Financial Statements and Exhibits.

 

(d) Exhibits.

 

16.1

Letter from PricewaterhouseCoopers LLP to the Securities and Exchange Commission dated April 7, 2016.

  

 
 

 

 

Signatures

 

Pursuant to the requirements of the Securities Exchange Act of 1934, the registrant has duly caused this report to be signed on its behalf by the undersigned thereunto duly authorized.

 

Date: April 7, 2016

 

 

  IGNITE RESTAURANT GROUP, INC.
     
 

By:

/s/ Brad A. Leist

   

Brad A. Leist

   

Senior Vice President and Chief Financial Officer

 

Exhibit 16.1

 

 

April 7, 2016

 

Securities and Exchange Commission

100 F Street, N.E.

Washington, DC 20549

 
 
Commissioners:

 

We have read the statements made by Ignite Restaurant Group, Inc. (copy attached), which we understand will be filed with the Securities and Exchange Commission, pursuant to Item 4.01 of Form 8-K, as part of the Form 8-K of Ignite Restaurant Group, Inc. dated April 4, 2016. We agree with the statements concerning our Firm in such Form 8-K.

 

Very truly yours,

 

/s/ PricewaterhouseCoopers LLP

 

 

 
 

 

 

Item 4.01.

Changes in Registrant’s Certifying Accountant

 

(a) The Audit Committee of the board of directors of Ignite Restaurant Group, Inc. (the “Company”) has completed a competitive process to review the appointment of the Company’s independent registered public accounting firm. The Audit Committee invited several firms to participate in this process, including PricewaterhouseCoopers LLP (“PwC”).

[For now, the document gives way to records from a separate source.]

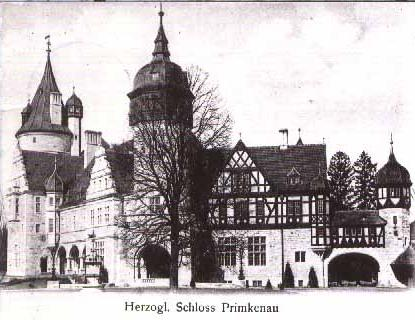 Primkenauer Schloss, 1894 bis1897 erbaut, Ansichtskarte
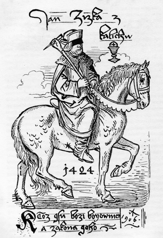 Jan Žižka z Kalicha
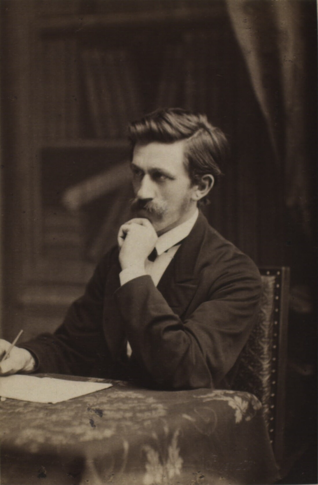 Fot. Hansen & Weller Bredgade 28 Kbh. K.
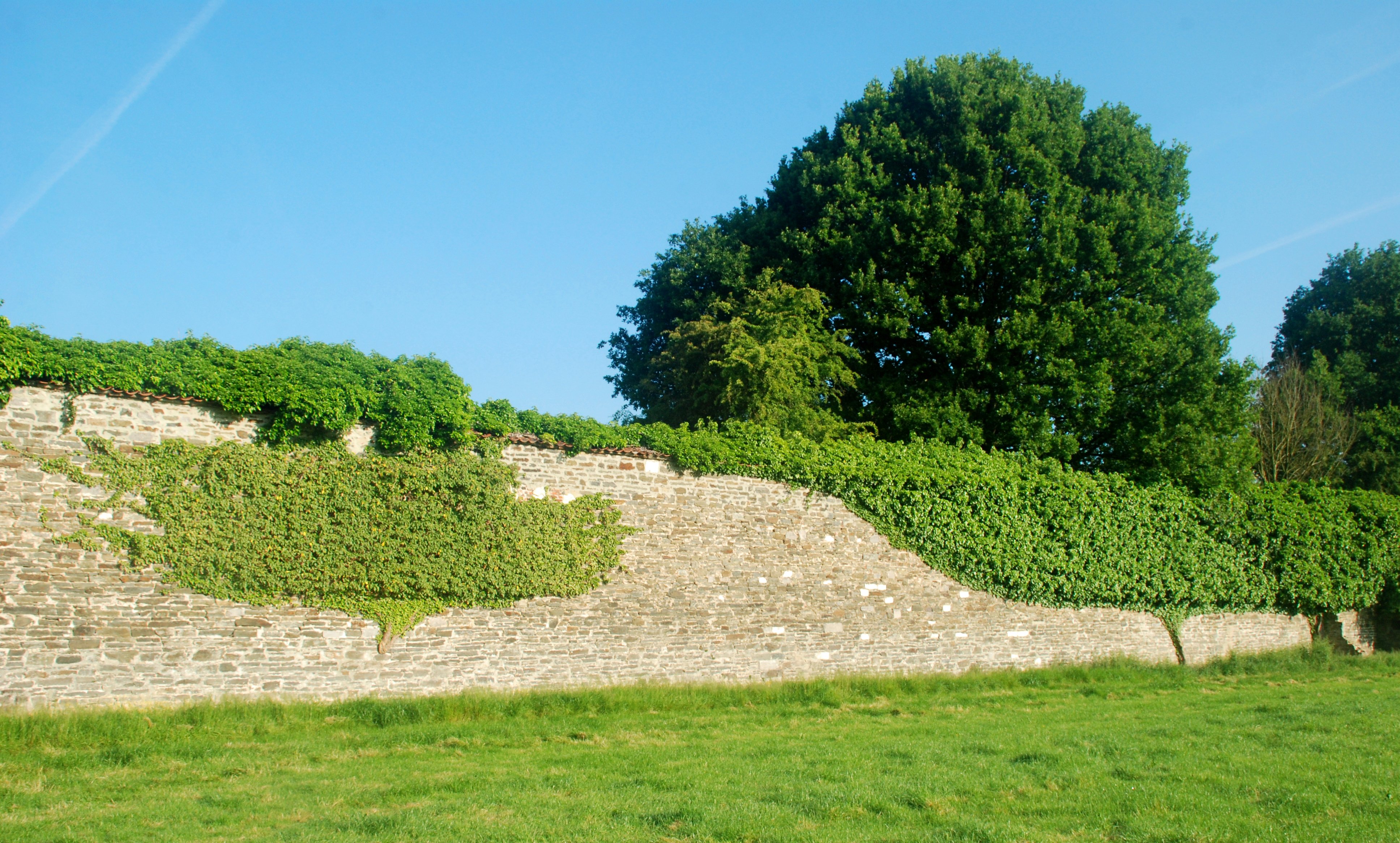 Belgique - Brabant wallon - Mur d'enceinte de l'abbaye de Villers-la-Ville - Côté intra-muros
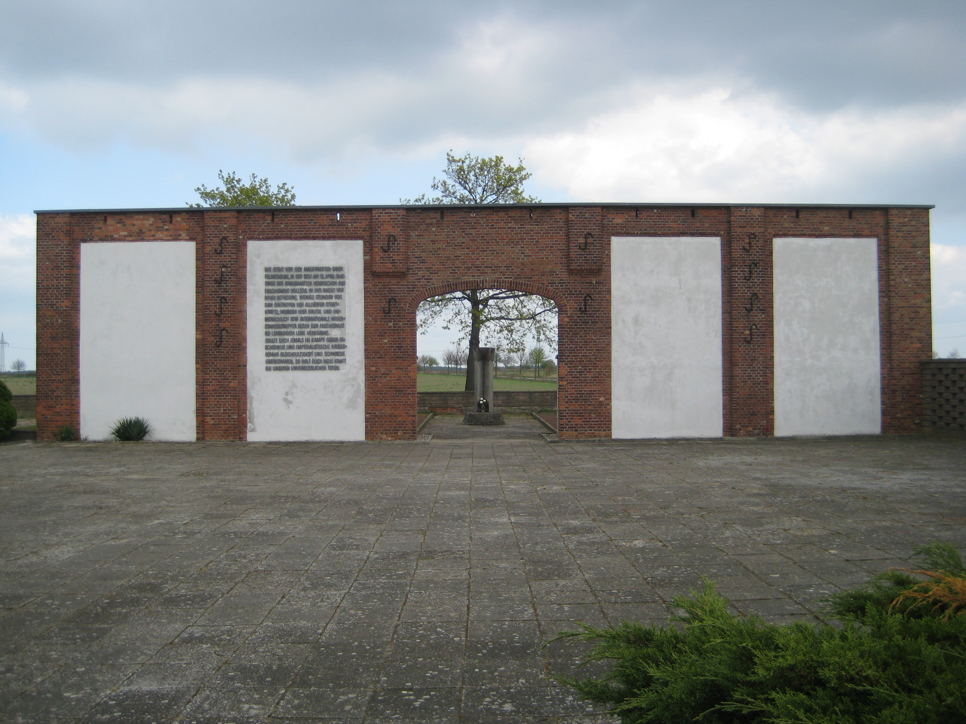 Ansicht der bestehende Feldscheunenmauer
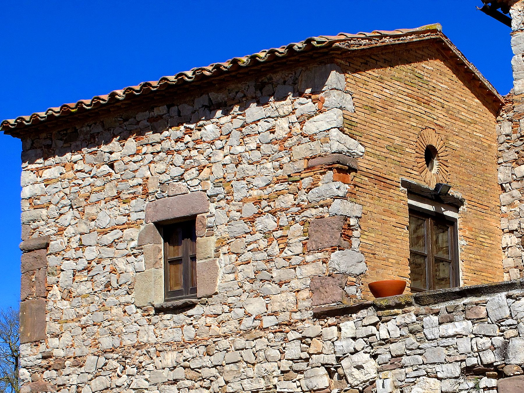 Exterior de la Capella
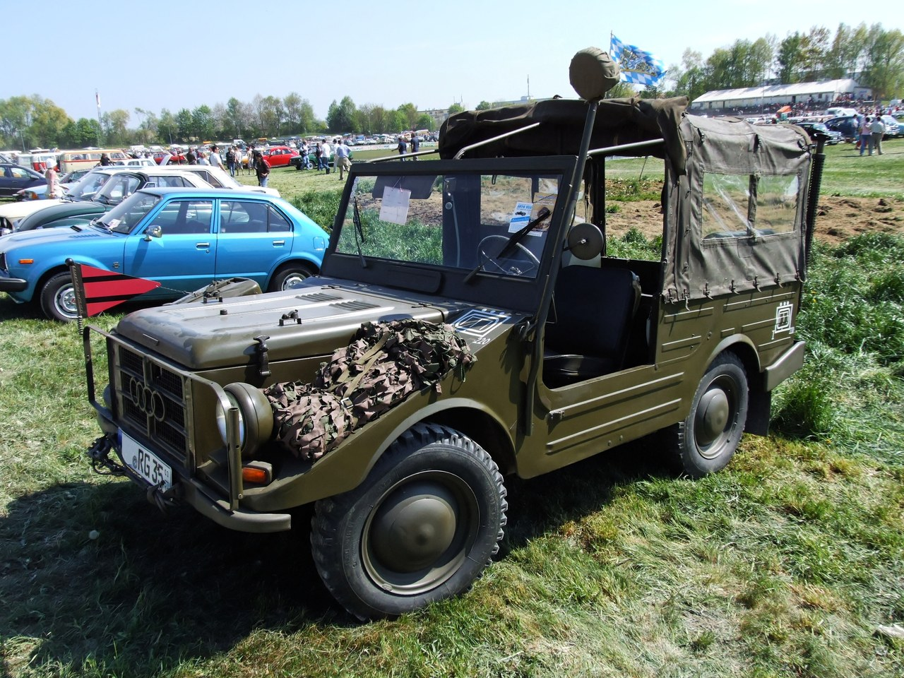 Quelle: selbst fotografiert, 04/2007 Fotograf: Späth Chr.

As a result of this review process and following careful deliberations, on April 4, 2016, the Audit Committee dismissed PwC as the Company’s independent registered public accounting firm.

 

PwC’s reports on the Company’s consolidated financial statements as of and for the fiscal years ended December 28, 2015 and December 29, 2014 did not contain any adverse opinion or disclaimer of opinion and were not qualified or modified as to uncertainty, audit scope or accounting principle.

 

During the Company’s two most recent fiscal years ended December 28, 2015 and December 29, 2014 and in the subsequent interim period through April 4, 2016, there were (i) no disagreements (as that term is defined in Item 304(a)(1)(iv) of Regulation S-K and the related instructions) with PwC on any matter of accounting principles or practices, financial statement disclosure, or auditing scope or procedure, which disagreements, if not resolved to the satisfaction of PwC, would have caused them to make reference thereto in their reports on the Company’s consolidated financial statements for such years, and (ii) no “reportable events” (as that term is defined in Item 304(a)(1)(v) of Regulation S-K).

 

On April 4, 2016, the Company provided PwC with a copy of this Current Report on Form 8-K and requested a letter from PwC addressed to the Securities and Exchange Commission stating whether PwC agrees with the above disclosures. A copy of PwC’s letter, dated April 7, 2016, is attached as Exhibit 16.1 to this Form 8-K.